Why is Menendez and his fellows in Congress doing this? Because of some alleged Iranian nuclear weapons program? No. The Iran sanctions, growing slowly in intensity, predate that concern. Since the fall of the Shah in 1979 Washington has conceived of Iran as an enemy and therefore a legitimate target against which to demonstrate our power. It is reasonable to assume that Menendez knows what such policies means in human terms. But, like former Secretary of State Madeleine Albright referring to the disastrous consequences of the Iraq sanctions, he seems to believe that the horror of it all is worth it.

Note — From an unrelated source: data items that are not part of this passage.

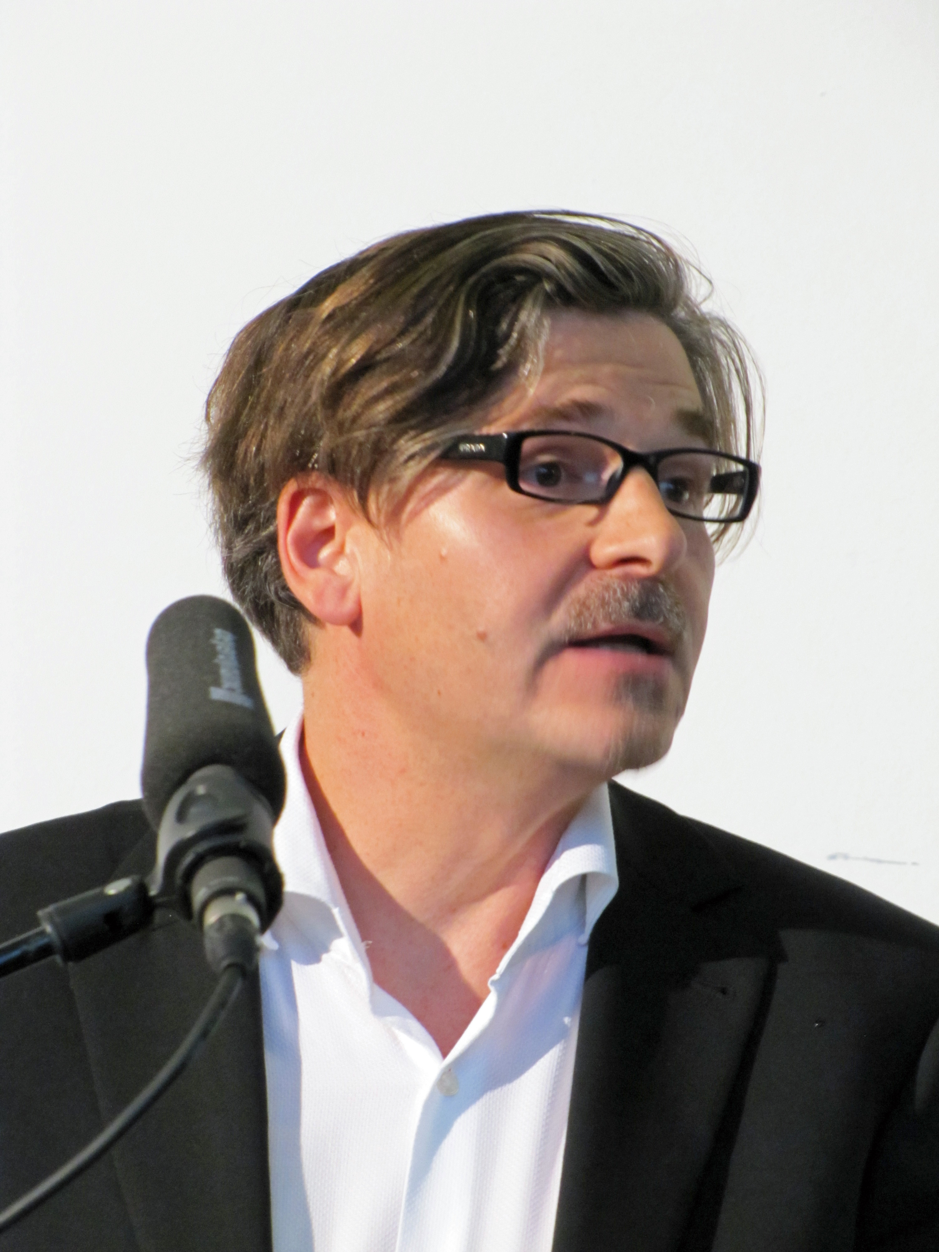 Jan-Werner Müller, deutscher Politikwissenschaftler, Dozent und Autor. Oktober 2013 in Frankfurt am Main bei den Römerberggesprächen.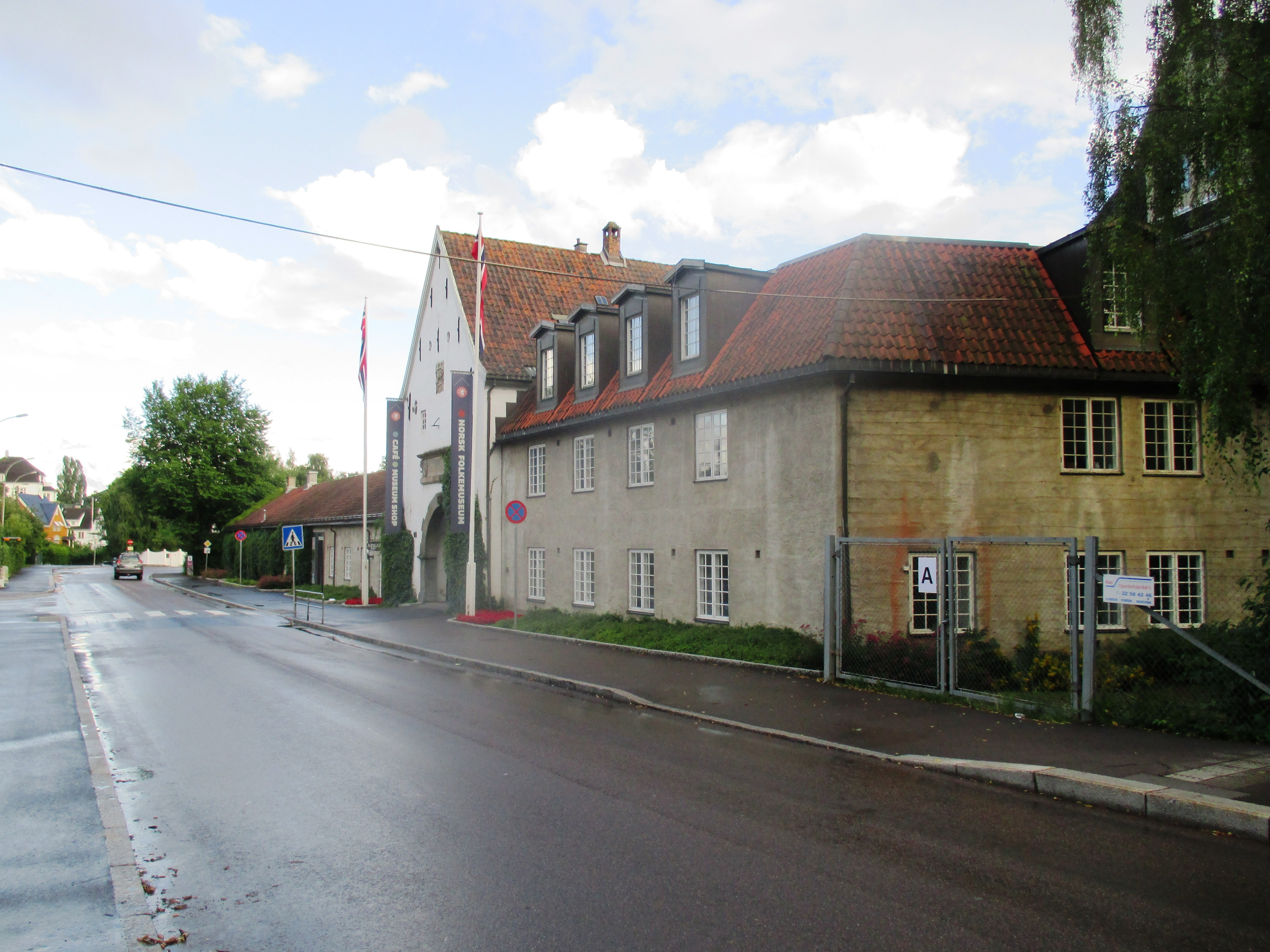 Museumsveien ved Folkemuseet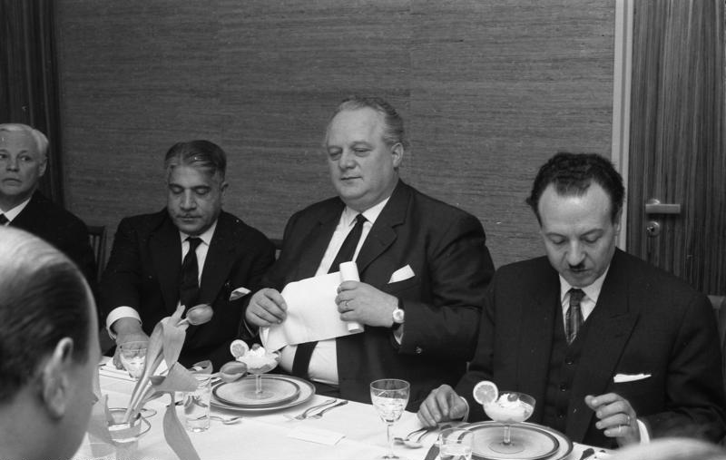 BM Schmücker empfängt Industrieminister Dr. Abdul Karim Kanouna (Irak), Gen. Dir. Mutrali und Lg.Rat Zinn (rechts im Bild der irakische Botschafter)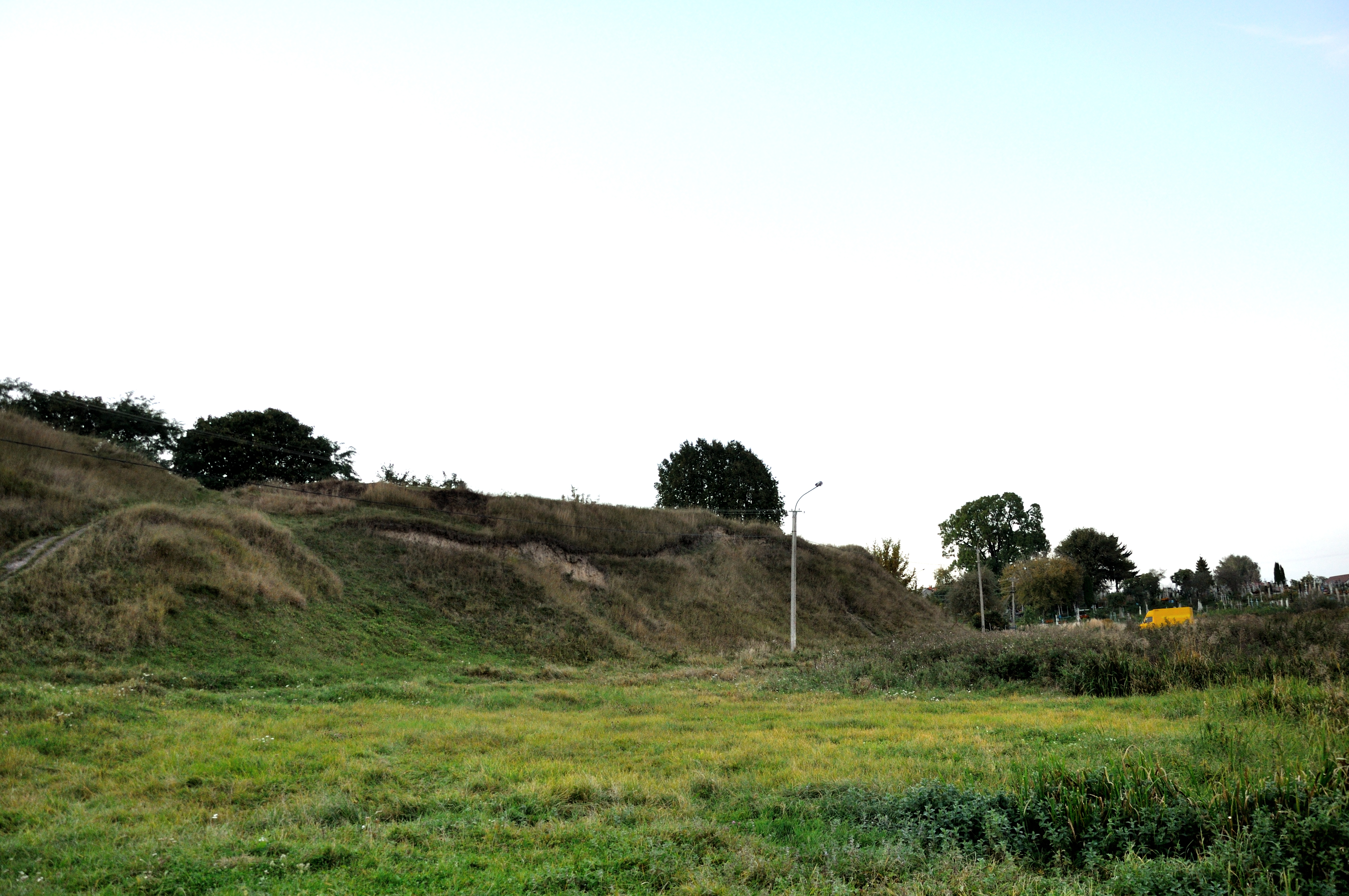 Городище, Рівне, вул. Басівкутська, 121

Many Americans are dismayed, as they surely should be, by the domestic massacres of their children. These are the deaths closest to home and the ones they are forced to face up to due to media attention. They are also confused about what to do because, for so many, guns and freedom are synonymous. All the other instances of violence: the nightly murders in poor districts of cities and towns across the nation, the piled up bodies of adults and children in places like Vietnam and Iraq, are largely hidden from the citizenry. And certainly the consequences for the average of citizen of Iran of the U.S. government acting out in a powerful way, will be kept remote enough so as to avoid all empathy.
Whether Americans are paying attention or not, their government, their elected officials, continue to make sure that the U.S. remains out and about across the globe, projecting the nation’s power via guns and sanctions, and thereby helping to lower the world’s burgeoning population in the most negative of all possible ways.
The politicians who initiate these murderous policies may hardly know, in any fully analyzed way, why they do so. But they know it feels culturally comfortable to persist. They have their superficial ideological conviction that there must be an evil enemy to fight and, in juxtaposition to that enemy, they are always the good guys. Many also have the simplistic notion that gun ownership is as vital to the individual citizen’s freedom as military power is to the nation’s liberty. Just as the individual American believes he owns that semi-automatic rifle to protect home and hearth, so his national leaders cherish (and over-fund) the national arsenal. They have power and they will use it. They believe, probably sincerely, that they are still on the frontier protecting their homestead from the uncivilized.
Lawrence Davidson is professor of history at West Chester University in West Chester PA.